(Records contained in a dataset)
=== Section Start ===

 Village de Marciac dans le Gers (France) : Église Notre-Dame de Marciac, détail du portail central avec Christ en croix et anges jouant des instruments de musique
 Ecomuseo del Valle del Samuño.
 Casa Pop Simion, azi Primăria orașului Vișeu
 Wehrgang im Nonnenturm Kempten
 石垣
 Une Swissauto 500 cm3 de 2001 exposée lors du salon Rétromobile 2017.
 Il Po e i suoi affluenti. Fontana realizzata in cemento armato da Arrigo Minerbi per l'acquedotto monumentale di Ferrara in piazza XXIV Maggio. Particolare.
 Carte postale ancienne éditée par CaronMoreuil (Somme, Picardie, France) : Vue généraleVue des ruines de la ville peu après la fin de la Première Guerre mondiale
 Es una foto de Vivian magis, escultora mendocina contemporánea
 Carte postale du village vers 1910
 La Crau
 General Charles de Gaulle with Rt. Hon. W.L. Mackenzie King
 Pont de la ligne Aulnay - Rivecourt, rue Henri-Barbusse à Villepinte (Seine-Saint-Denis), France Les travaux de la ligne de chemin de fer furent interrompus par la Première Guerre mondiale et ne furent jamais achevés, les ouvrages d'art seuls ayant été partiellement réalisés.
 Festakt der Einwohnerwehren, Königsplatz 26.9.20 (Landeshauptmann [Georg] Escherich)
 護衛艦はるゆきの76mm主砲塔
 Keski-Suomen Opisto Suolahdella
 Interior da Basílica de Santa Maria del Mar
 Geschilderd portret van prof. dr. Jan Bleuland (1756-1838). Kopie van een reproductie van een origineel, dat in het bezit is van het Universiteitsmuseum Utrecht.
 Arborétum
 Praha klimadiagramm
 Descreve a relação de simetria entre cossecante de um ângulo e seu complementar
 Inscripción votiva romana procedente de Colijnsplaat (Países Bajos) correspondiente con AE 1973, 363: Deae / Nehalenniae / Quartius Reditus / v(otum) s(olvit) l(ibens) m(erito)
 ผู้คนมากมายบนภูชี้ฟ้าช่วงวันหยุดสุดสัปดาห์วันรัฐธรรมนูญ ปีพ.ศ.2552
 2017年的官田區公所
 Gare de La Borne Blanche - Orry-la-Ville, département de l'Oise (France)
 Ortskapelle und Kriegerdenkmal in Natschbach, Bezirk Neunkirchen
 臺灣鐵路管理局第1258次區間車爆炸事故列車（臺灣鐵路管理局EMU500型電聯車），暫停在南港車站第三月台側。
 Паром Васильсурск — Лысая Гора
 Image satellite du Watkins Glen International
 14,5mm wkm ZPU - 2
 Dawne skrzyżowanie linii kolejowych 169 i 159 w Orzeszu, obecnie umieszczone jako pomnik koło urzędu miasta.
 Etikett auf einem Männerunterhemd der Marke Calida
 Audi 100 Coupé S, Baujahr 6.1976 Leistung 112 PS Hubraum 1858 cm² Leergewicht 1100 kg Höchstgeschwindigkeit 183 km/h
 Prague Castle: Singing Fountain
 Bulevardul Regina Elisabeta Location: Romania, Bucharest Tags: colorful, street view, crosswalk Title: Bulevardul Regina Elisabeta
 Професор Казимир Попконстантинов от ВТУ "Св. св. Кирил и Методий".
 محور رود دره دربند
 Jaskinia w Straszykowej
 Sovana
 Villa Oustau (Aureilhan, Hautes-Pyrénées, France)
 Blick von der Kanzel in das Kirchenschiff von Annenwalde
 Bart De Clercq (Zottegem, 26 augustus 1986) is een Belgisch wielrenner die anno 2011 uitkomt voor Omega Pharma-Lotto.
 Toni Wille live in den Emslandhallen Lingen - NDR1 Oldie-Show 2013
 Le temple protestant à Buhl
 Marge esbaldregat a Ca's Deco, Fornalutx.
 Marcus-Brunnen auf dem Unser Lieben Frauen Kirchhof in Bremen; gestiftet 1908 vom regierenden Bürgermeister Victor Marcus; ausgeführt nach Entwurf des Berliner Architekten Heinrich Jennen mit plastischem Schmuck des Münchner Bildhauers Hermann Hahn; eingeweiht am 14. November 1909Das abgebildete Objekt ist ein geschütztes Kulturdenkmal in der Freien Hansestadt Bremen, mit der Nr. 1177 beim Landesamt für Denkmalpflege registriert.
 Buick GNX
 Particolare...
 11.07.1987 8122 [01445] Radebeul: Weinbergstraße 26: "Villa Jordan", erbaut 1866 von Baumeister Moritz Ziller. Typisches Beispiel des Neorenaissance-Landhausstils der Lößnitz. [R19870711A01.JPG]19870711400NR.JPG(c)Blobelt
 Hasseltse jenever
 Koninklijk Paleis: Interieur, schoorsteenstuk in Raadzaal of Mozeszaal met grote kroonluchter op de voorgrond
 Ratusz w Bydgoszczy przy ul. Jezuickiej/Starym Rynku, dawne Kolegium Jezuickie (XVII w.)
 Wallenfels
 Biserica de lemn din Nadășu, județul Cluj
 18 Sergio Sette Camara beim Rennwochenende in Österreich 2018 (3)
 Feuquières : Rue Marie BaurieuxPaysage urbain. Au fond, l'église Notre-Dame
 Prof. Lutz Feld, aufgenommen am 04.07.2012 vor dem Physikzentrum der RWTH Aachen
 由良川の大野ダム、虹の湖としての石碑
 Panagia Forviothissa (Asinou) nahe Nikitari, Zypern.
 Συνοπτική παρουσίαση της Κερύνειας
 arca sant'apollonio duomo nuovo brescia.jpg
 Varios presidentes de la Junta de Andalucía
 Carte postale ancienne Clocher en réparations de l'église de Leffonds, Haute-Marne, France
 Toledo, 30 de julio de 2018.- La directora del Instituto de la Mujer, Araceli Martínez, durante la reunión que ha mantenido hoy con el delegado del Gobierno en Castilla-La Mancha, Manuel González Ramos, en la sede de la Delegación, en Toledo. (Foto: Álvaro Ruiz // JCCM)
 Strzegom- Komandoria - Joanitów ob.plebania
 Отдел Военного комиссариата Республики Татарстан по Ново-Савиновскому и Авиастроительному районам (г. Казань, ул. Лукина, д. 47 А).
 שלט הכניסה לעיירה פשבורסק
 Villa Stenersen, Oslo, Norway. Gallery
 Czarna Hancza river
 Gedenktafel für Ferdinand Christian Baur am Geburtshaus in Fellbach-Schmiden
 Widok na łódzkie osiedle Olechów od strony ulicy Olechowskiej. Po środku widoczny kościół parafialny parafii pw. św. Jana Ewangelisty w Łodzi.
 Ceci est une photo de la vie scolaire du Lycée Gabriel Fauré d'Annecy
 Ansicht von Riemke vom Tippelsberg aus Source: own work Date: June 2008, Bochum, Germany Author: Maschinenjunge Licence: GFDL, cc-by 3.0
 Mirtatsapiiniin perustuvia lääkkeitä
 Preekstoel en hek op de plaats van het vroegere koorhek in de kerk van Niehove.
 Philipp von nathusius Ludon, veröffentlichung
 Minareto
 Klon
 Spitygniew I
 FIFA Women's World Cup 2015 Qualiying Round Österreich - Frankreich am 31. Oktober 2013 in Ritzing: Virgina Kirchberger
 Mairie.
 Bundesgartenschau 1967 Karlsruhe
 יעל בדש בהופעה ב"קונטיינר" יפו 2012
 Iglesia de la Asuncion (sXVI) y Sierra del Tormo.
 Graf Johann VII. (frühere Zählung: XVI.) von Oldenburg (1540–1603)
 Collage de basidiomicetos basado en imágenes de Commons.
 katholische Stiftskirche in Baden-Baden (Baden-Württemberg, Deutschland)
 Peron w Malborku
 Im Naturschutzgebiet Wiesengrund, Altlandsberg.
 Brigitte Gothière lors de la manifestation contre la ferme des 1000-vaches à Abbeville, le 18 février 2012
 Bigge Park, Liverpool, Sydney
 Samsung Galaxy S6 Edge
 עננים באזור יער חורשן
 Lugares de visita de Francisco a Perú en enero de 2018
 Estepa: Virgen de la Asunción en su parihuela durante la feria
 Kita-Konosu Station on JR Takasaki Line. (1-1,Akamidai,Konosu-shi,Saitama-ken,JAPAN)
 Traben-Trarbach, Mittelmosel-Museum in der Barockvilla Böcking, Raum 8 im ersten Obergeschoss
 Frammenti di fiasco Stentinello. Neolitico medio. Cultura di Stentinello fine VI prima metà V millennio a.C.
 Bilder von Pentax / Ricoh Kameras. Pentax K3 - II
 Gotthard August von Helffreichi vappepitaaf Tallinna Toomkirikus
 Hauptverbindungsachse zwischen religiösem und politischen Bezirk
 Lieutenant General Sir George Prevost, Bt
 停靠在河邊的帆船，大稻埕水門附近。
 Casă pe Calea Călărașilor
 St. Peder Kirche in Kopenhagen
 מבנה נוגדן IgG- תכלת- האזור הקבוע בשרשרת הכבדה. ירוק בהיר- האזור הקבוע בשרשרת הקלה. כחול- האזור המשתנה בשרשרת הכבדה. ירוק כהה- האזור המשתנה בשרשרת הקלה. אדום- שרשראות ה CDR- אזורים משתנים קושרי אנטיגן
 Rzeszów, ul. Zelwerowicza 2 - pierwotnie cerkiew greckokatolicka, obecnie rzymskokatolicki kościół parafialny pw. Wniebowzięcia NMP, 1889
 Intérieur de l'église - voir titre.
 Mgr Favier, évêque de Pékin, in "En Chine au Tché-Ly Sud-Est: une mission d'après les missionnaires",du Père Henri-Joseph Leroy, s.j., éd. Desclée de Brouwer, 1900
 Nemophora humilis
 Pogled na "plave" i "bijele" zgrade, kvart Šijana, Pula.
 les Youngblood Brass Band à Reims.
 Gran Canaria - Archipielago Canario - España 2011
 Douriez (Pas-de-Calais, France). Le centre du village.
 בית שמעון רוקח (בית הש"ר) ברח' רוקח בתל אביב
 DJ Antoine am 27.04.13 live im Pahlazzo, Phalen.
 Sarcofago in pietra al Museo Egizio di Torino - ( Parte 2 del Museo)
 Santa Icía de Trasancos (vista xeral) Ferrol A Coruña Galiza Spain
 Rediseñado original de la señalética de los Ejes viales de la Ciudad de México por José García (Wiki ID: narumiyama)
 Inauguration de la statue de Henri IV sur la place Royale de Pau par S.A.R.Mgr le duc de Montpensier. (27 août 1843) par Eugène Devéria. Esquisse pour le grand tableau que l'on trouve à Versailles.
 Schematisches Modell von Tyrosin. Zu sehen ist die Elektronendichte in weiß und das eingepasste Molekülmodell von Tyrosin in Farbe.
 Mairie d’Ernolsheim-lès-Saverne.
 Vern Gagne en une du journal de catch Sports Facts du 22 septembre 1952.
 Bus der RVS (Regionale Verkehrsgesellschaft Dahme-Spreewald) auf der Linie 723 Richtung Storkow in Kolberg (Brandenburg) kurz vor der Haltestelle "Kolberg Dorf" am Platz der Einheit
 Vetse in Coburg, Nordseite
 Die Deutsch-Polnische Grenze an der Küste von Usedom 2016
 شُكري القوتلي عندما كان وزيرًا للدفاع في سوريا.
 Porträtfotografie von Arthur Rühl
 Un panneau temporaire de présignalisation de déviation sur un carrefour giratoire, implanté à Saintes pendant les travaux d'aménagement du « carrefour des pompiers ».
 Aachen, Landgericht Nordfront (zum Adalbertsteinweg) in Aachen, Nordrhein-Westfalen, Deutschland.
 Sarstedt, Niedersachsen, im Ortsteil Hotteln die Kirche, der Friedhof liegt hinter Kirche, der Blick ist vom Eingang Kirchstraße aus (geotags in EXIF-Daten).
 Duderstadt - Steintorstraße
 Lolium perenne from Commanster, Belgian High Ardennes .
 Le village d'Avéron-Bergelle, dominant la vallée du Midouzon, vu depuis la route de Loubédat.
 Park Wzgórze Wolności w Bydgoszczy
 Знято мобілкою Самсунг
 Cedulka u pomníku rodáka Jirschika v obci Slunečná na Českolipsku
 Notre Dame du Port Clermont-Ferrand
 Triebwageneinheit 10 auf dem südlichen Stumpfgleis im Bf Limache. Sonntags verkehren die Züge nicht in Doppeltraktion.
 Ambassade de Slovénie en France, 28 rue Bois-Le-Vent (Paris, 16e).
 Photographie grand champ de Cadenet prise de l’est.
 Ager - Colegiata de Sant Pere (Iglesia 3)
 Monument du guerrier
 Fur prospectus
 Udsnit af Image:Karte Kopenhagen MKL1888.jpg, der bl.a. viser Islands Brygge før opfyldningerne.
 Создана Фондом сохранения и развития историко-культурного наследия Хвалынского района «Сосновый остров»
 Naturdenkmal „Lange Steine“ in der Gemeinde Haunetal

=== Section End ===

▶ [TO DO]: Using the data above, extract exactly the lines from the one that holds "Interior da Basílica de Santa Maria del Mar" to the one that holds "ผู้คนมากมายบนภ", both ends included, and no others.

▶ [SOLUTION BELOW]:
 Interior da Basílica de Santa Maria del Mar
 Geschilderd portret van prof. dr. Jan Bleuland (1756-1838). Kopie van een reproductie van een origineel, dat in het bezit is van het Universiteitsmuseum Utrecht.
 Arborétum
 Praha klimadiagramm
 Descreve a relação de simetria entre cossecante de um ângulo e seu complementar
 Inscripción votiva romana procedente de Colijnsplaat (Países Bajos) correspondiente con AE 1973, 363: Deae / Nehalenniae / Quartius Reditus / v(otum) s(olvit) l(ibens) m(erito)
 ผู้คนมากมายบนภูชี้ฟ้าช่วงวันหยุดสุดสัปดาห์วันรัฐธรรมนูญ ปีพ.ศ.2552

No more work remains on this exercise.